Διατύπωση μετρικών κατανομής πόρων και βέλτιστου τρόπου εκτέλεσης κατανεμημένων αλγορίθμων μηχανικής μάθησης
Specification of resource allocation metrics and optimized execution patterns of distributed machine learning algorithms
View/ Open
Abstract
Big Data is usually defined by three characteristics called the three Vs (Volume, Velocity and Variety). It refers to Data that is very large, dynamic and complex. In this context, the data is difficult to be recorded, saved, processed and analyzed using traditional data processing applications. Consequently, the new conditions imposed upon us by Big Data present serious challenges on a different level, including data clustering.
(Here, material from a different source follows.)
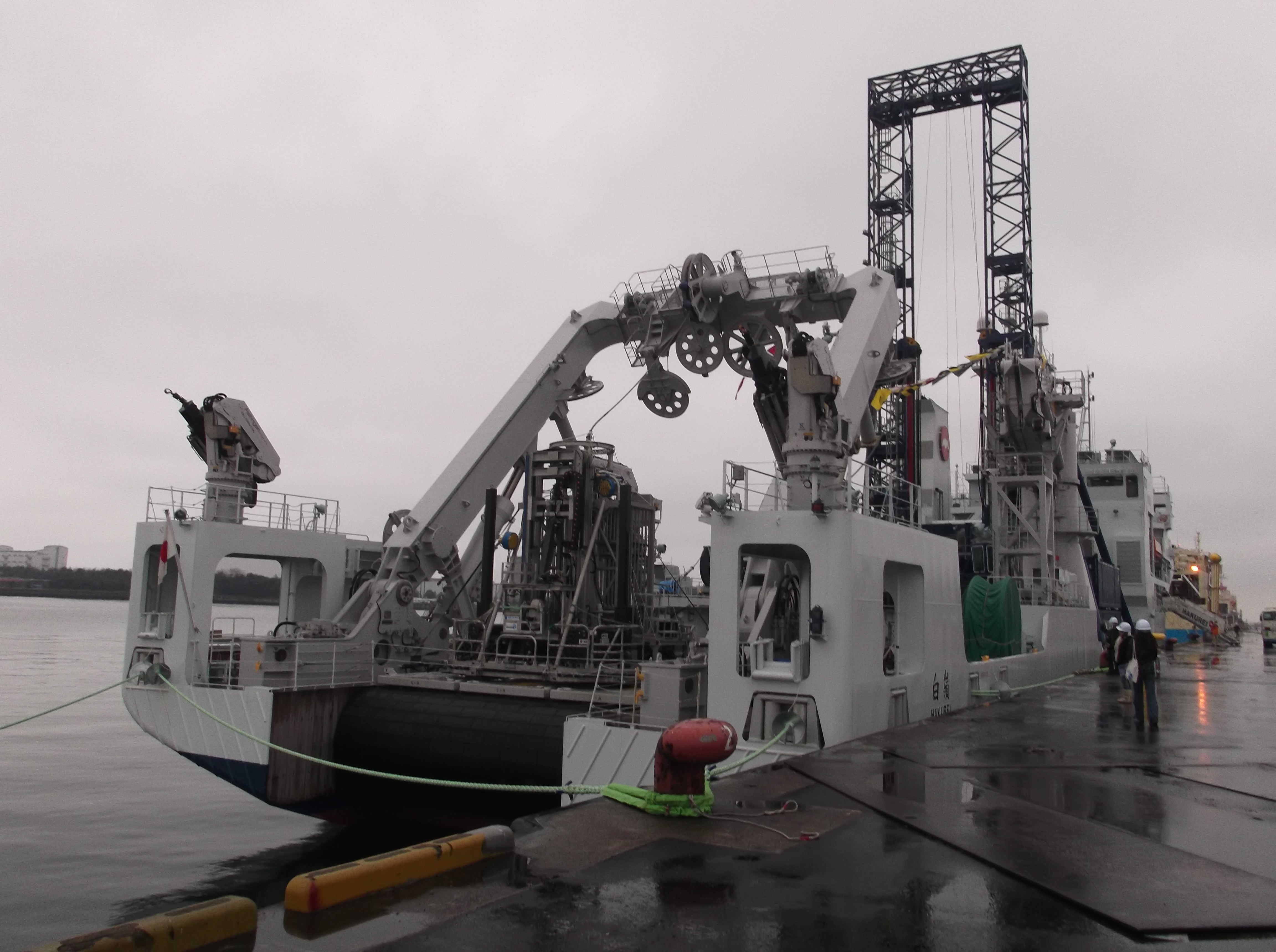 独立行政法人石油夕天然ガス・金属鉱物資源機構の調査船白嶺（はくれい）の後ろ姿、千葉県船橋市の船橋港で撮影

In general, Big Data assembling techniques can be classified into two categories; single machine clustering techniques and multiple machine clustering techniques. This particular thesis aims to examine the behavior of classification algorithms, which are applied on the analysis of large volumes of data in different technologies – cloud architectures. Cloud computing is a powerful technology for the execution of multiple and complex calculations. It eliminates the need to sustain expensive IT material, exclusive space and software. The massive increase of the data scale or the big data that is produced through cloud computing is a time consuming task that demands a large computational infrastructure for successful data processing and analysis. The purpose of classification algorithms is the understanding and extraction of values from large arrays of structured or unstructured data. In large volumes of unstructured data, it only makes sense to try and separate the data into logical clusters, before analyzing. In that way, classification allow us to have a mass perspective and to form some logical structures before continuing to analyze. Next, we will be presenting the most popular algorithms, which are broadly used to solve classification problems. In order to ensure that final conclusions are safe and objective, we will use a common dataset to run each algorithm separately. The Cloud needs to be distributed and programmed in such a way that providers achieve their goals and users meet the requirements of their applications minimum costs. The name we call this as a cloud resource allocation problem. Resource allocation is traditionally viewed as an optimization problem, so resource allocation is NP-Hard. limited resources are available and allocated own resources in competitive circumstances / activities so that both parties will achieve their goals. This extensive review aims to process and analyze the numerous resolve / spam issues in cloud resource allocation.